Она не говорит мне больше ни слова всю дорогу вниз по лестнице и до дверей кабинета моего отца. Это причиняет боль, хотя я изо всех сил стараюсь не подавать виду. Ни Изабелла, ни я никогда не чувствовали особой любви нашей матери. Тем не менее, она всегда относилась ко мне с немного большей привязанностью. Такое чувство, что теперь я потеряла даже эти крохи, и это заставляет мою грудь болеть от одинокой, щемящей боли.
— Постарайся не усугублять ситуацию, — пренебрежительно говорит она, когда я захожу в кабинет. По выражению ее лица, когда я закрывал за собой дверь, я могу сказать, что она возмущена тем, что не участвует в разговоре, который хочет провести со мной мой отец.
— Елена. Подойди, присядь.
Мой отец сидит за своим длинным столом из красного дерева и выглядит так, словно постарел еще больше, чем за время, прошедшее с тех пор, как похитили Изабеллу. У него морщинистый лоб, опущенный рот, тени под глазами, и я могу поклясться, что на висках и в коротко подстриженной бороде стало больше седины, чем было раньше.
Я подхожу к одному из кожаных кресел перед столом и опускаюсь в него, чувствуя волну беспокойства. Раньше кабинет моего отца казался мне безопасным местом с огромными окнами за письменным столом, выходящими в сад, через которые струится солнечный свет, с книжными полками от пола до потолка, заставленными книгами всех видов, и теплыми ароматами кожи, дерева и ванильного табака, наполняющими каждую его часть. Но сейчас все, что я чувствую, это тяжелое предчувствие, как будто надвигающаяся буря сосредоточилась здесь, и меня вот-вот подхватит.
— Мне нужно тебе кое-что сказать. — Мой отец потирает подбородок, выглядя более измученным, чем я когда-либо видела его.
— Это из-за Диего? — Я стараюсь, чтобы мой голос не дрожал, но ничего не могу с собой поделать.
— В некотором роде. — Он вздыхает. — Ты подслушивала под дверью прошлой ночью, Елена. Ты слышала, о чем я говорил с твоей матерью.

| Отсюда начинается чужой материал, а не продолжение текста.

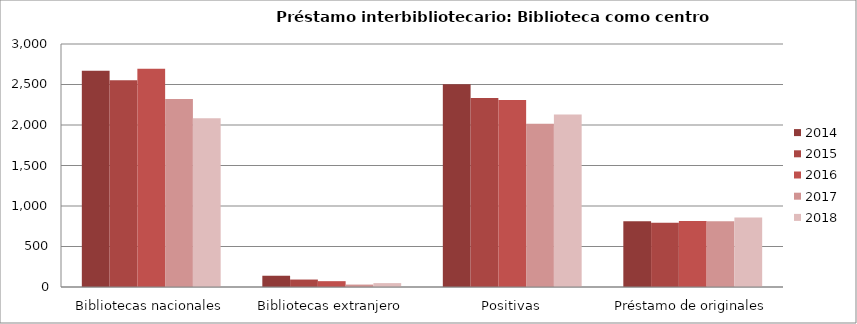
| Category | 2014 | 2015 | 2016 | 2017 | 2018 |
|---|---|---|---|---|---|
| Bibliotecas nacionales | 2669 | 2554 | 2693 | 2320 | 2082 |
| Bibliotecas extranjero | 139 | 92 | 72 | 30 | 48 |
| Positivas | 2503 | 2333 | 2309 | 2015 | 2130 |
| Préstamo de originales | 813 | 792 | 815 | 812 | 857 |
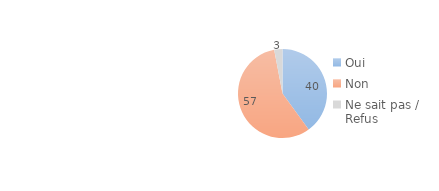
| Category | Series 0 |
|---|---|
| Oui | 40 |
| Non | 57 |
| Ne sait pas / Refus | 3 |
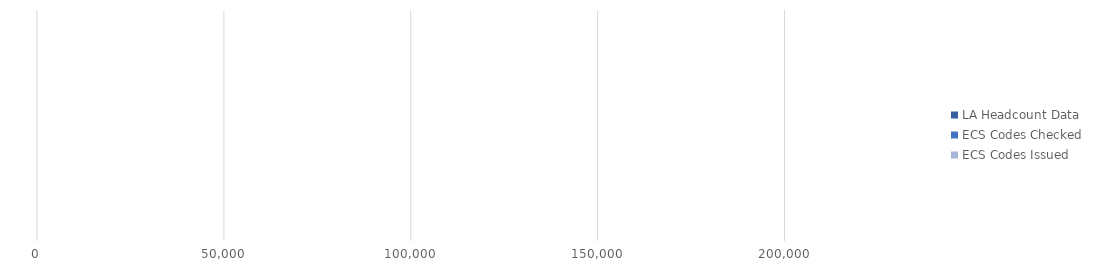
| Category | LA Headcount Data | ECS Codes Checked | ECS Codes Issued |
|---|---|---|---|
| 0 | 0 | 0 | 0 |

Мы говорили об этом по дороге наверх.
— Диего хочет, чтобы я стала его женой, чтобы наша семья загладила вину за Изабеллу. — Слова выходят заученными и оцепенелыми. — И мама просит тебя отдать меня ему, чтобы он перестал преследовать и нападать на нашу семью, грузы и дом.
— Так и есть. — Он откидывается на спинку стула, устало глядя на меня. — Мне жаль, что тебе вообще приходится слышать об этих вещах, Елена. Мне жаль…

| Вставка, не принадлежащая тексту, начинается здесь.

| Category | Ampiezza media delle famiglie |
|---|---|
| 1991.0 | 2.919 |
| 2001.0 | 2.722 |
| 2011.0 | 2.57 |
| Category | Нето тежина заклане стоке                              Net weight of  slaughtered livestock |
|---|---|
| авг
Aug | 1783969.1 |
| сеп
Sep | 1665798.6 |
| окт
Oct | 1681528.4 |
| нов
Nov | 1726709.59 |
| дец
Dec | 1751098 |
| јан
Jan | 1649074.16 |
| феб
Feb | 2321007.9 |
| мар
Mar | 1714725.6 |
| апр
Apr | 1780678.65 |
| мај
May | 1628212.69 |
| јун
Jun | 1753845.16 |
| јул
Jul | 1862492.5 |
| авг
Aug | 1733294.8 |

— Что мне приходится так быстро взрослеть. — Я повторяю его вчерашние слова в ответ. — Я знаю. И ты знаешь, что мне двадцать лет. Я справлюсь с этим. Просто скажи мне, что происходит…
Мой отец кивает, его кадык подергивается в горле, когда он с трудом сглатывает.

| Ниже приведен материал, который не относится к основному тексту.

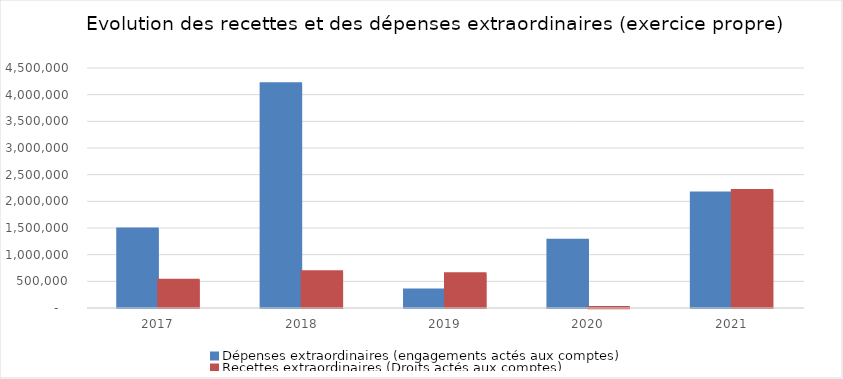
| Category | Dépenses extraordinaires (engagements actés aux comptes) | Recettes extraordinaires (Droits actés aux comptes) |
|---|---|---|
| 2017.0 | 1481025.32 | 520727.51 |
| 2018.0 | 4204455.41 | 679131.51 |
| 2019.0 | 335646.25 | 640965.33 |
| 2020.0 | 1269070.2 | 5660.02 |
| 2021.0 | 2157046.6 | 2203257.34 |

— Была заключена сделка, когда этот ирландец Найл вытащил твою сестру. Мы заключили торговый союз с некоторыми мафиозными семьями в Штатах, и в обмен они сказали, что пришлют нам подкрепление. Мужчин, чтобы помочь защитить наши позиции здесь.
При этом по моим венам пробегает холодок.
— И они отступили?
— Вообще-то, нет. — Рот моего отца дергается. — Хотя я думал, что они могут. Они посылают людей, как и обещали. И они посылают с ними кое-кого еще, чтобы вытащить тебя отсюда.
Я пораженно смотрю на него.
— Что ты имеешь в виду?
— Ты вернешься с ним в Бостон. Останешься с Изабеллой и ее мужем, пока все это не уляжется, или так долго, как ты захочешь.
— Я ухожу от тебя? Мамы? — Мое горло мгновенно сжимается от эмоций, а желудок сжимается узлом. Мысль о том, чтобы уехать так далеко, вызывает у меня панику другого рода, особенно при осознании опасности, с которой сейчас сталкиваются мой дом и семья. Что, если я никогда их больше не увижу?